At least one vendor uses streams to support network socket operations
for both streaming (TCP) and datagram (UDP) protocols.

The question is, the standard says "The index of the last stream
element transferred is returned in Last. Last is less than Item'Last
only if the end of the stream is reached.", so what should happen if
the user says

  declare
     Res : Stream_Element_Array (1 .. 1592);
     Last : Stream_Element_Offset;
  begin
     Read (UDP_Stream, Res, Last);

and the next datagram is of size 42 bytes?

Clearly (a) users would choose UDP because datagrams are important to
them, and (b) UDP doesn't guarantee order of arrival or even arrival
at all. So it is not sensible to just read more packets until the 1592
bytes are read.

(The intended use is less than clear, I suppose: it was
   read the next packet into a Stream_Element_Array inside an in-memory stream
   use 'Class'Input to handle the data from the in-memory stream )

At first sight there are two possibilities: first, don't implement
streams over media that don't guarantee reliable delivery, or second,
reword the standard to allow vendors to implement streams in a
sensible way over unreliable media.

The extension of "implement streams in a sensible way over unreliable
media" might be "implement streams in a way appropriate to the
underlying medium".

So, what about

For standard streams (including those specified in
Ada.Streams.Stream_IO), Last is less than Item'Last only if the end of
the stream is reached. Different behaviour may be appropriate for
particular types of stream.

****************************************************************

From: Nick Roberts
Sent: Tuesday, March 4, 2003  4:21 PM

...
> and the next datagram is of size 42 bytes?

The most sensible behaviour, to my mind, would be to treat each datagram as
a mini stream in its own right. This way, the end of the stream is indeed
the end of the datagram, and in this example Last would contain 42 (and
Res(1..42) would contain the datagram), assuming Stream_Element'Size=8.

> Clearly (a) users would choose UDP because datagrams are important to
> them, and (b) UDP doesn't guarantee order of arrival or even arrival
> at all. So it is not sensible to just read more packets until the 1592
> bytes are read.

I agree. In the above example, the datagram read into Res would be sure to
contain a 'header' which would contain serialisation and validation
information. This would have to be checked, and the appropriate action
taken.

> (The intended use is less than clear, I suppose: it was
>   read the next packet into a Stream_Element_Array inside an in-memory stream
>   use 'Class'Input to handle the data from the in-memory stream )

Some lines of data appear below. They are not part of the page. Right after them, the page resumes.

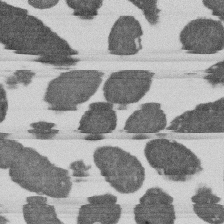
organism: E. coli
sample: Bacterial nucleoid
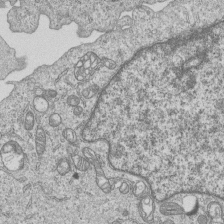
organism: Human
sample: MDA-MB-231 cells
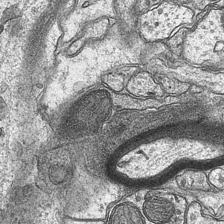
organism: Mouse
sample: CA1 Hippocampus
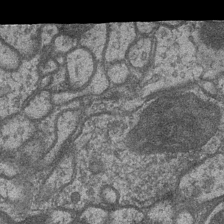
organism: Drosophila
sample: Optic medulla
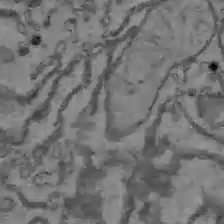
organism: C57BL Mouse
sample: Liver
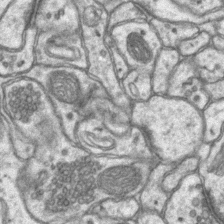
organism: Mouse
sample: CA1 Hippocampus
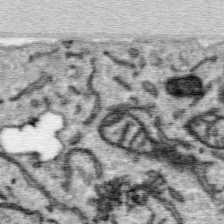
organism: Human
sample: HeLa cells
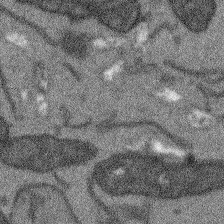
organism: Arabidopsis thaliana
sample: Root tip
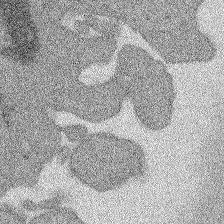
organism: Human
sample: HeLa cells
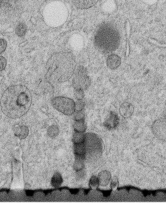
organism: C. elegans
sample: C. elegans embryo early stage
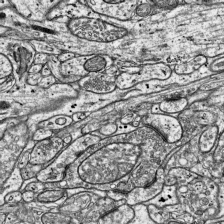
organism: Mouse
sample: Visual Cortex
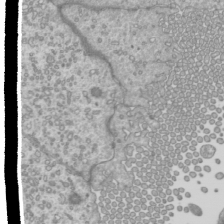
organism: Mouse
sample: Cilia; mouse epididymis
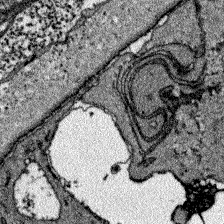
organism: Zebrafish
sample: Larval olfactory bulb

A typical action would presumably be to use T'Read (or T'Class'Input) on
some part of the 'payload' part of Res, to extract a value for a variable of
type T (or to get a value in T'Class).

> At first sight there are two possibilities: first, don't implement
> streams over media that don't guarantee reliable delivery, or second,
> reword the standard to allow vendors to implement streams in a
> sensible way over unreliable media.

I'm not sure the standard needs rewording. Possibly some implementation
advice regarding datagram-oriented I/O might be worthwhile.

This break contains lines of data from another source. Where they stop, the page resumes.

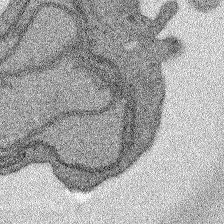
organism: Human
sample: HeLa cells
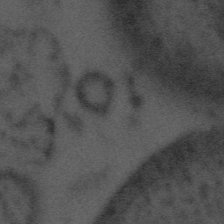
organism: Tuwongella immobilis

> The extension of "implement streams in a sensible way over unreliable
> media" might be "implement streams in a way appropriate to the
> underlying medium".

But I fancy this would be appropriate as implementation advice.

> So, what about
>
> For standard streams (including those specified in
> Ada.Streams.Stream_IO), Last is less than Item'Last only if the end of
> the stream is reached. Different behaviour may be appropriate for
> particular types of stream.

Ditto.

I must say, I'd be inclined to implement datagram I/O at the lowest level
not as a stream, but simply as a type (derived from a type) named
Datagram_Transceiver.

Datagram_Transceiver would provide a pair of procedures, Read and Write,
which would both take an access to a Stream_Element_Array parameter (and
possibly others, such as node addresses). The likelihood is that these
procedures would program a DMA to perform the actual data transfer into or
out of memory (so needing the address of the array). Datagram_Transceiver
would also provide such operations as obtaining (or setting) the maximum
datagram length, setting various timeout values, and so on.

I might build a stream type on top of Datagram_Transceiver, but then I would
hide away the datagram details from this type (rather like TCP does).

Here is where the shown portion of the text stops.